What this task involves —
Without the pictures, copy all the entries below exactly.
══ Excerpted records
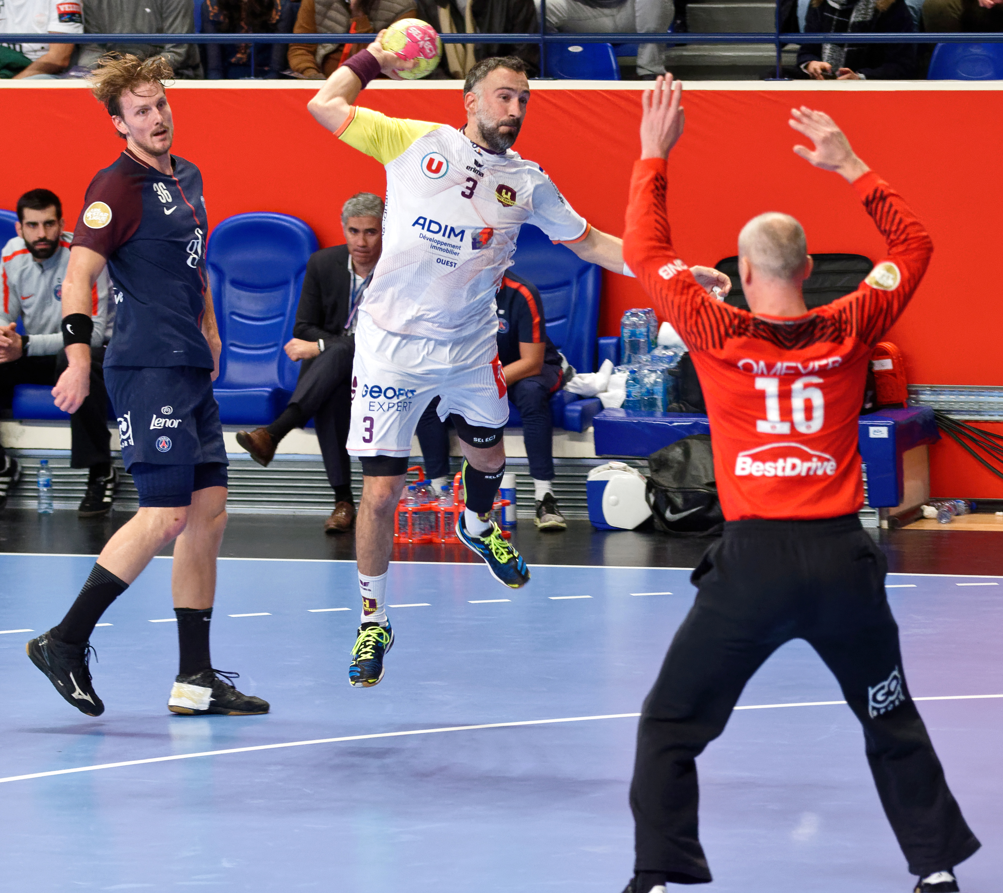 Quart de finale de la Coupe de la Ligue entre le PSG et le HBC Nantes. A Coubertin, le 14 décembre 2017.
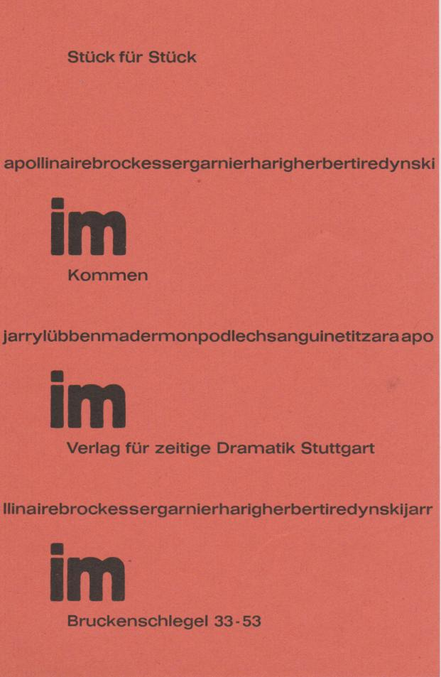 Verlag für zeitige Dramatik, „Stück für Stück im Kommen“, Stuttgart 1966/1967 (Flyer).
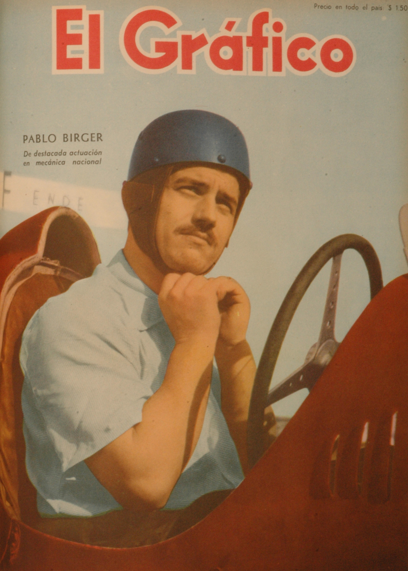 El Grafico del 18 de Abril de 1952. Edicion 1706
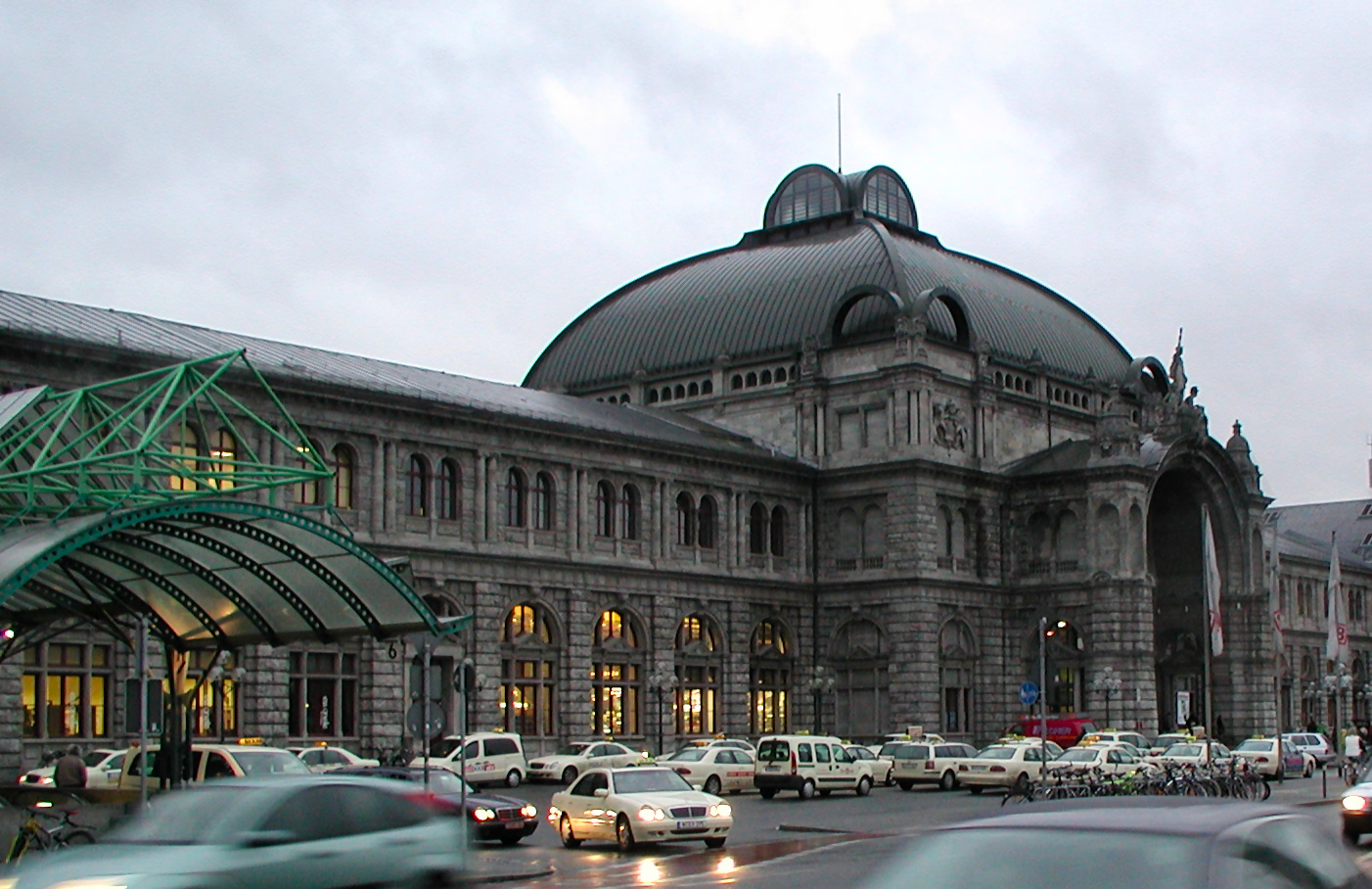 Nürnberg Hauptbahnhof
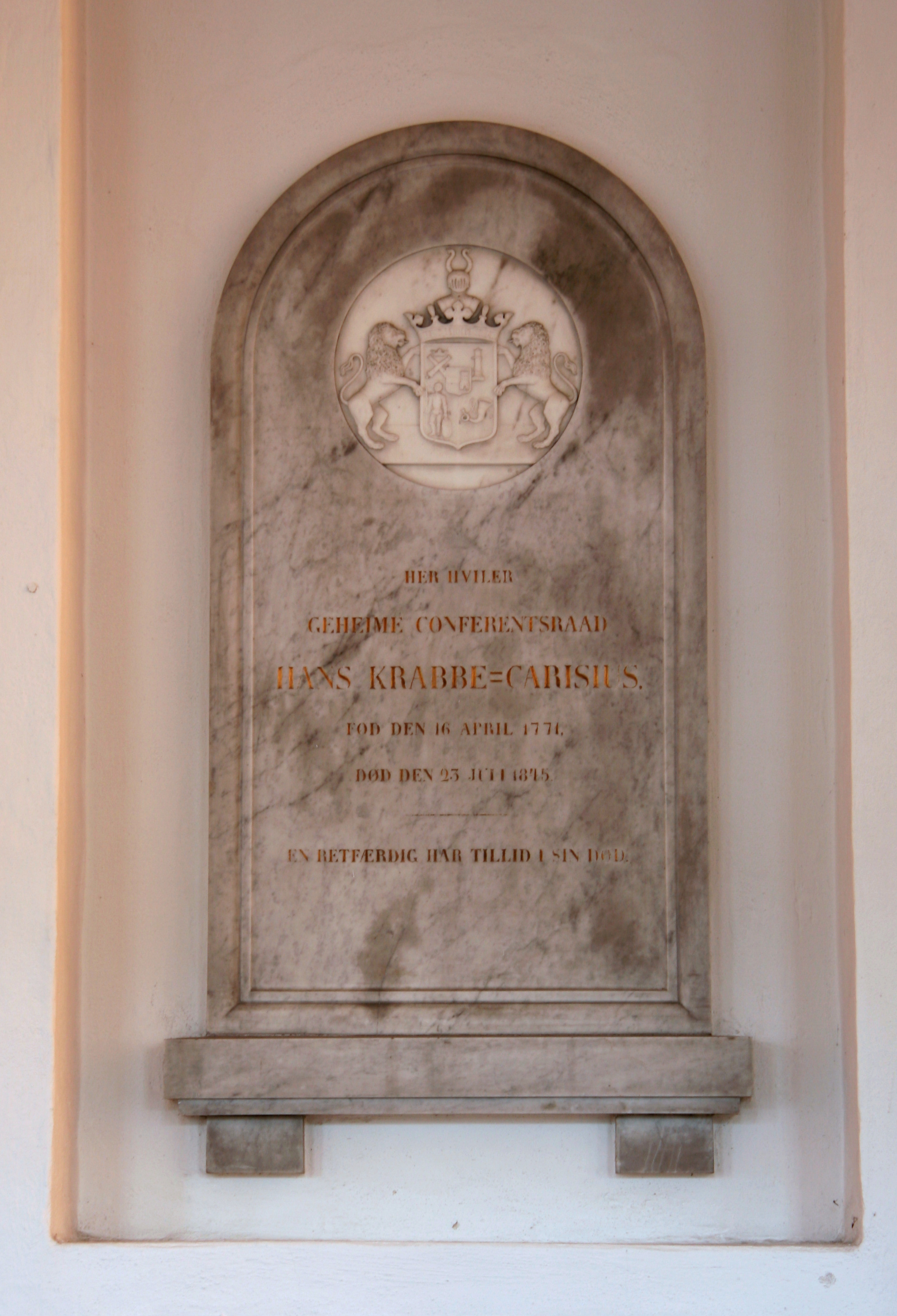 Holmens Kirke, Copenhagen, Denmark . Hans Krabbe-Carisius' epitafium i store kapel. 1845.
════
Task answer —
 Quart de finale de la Coupe de la Ligue entre le PSG et le HBC Nantes. A Coubertin, le 14 décembre 2017.
 Verlag für zeitige Dramatik, „Stück für Stück im Kommen“, Stuttgart 1966/1967 (Flyer).
 El Grafico del 18 de Abril de 1952. Edicion 1706
 Nürnberg Hauptbahnhof
 Holmens Kirke, Copenhagen, Denmark . Hans Krabbe-Carisius' epitafium i store kapel. 1845.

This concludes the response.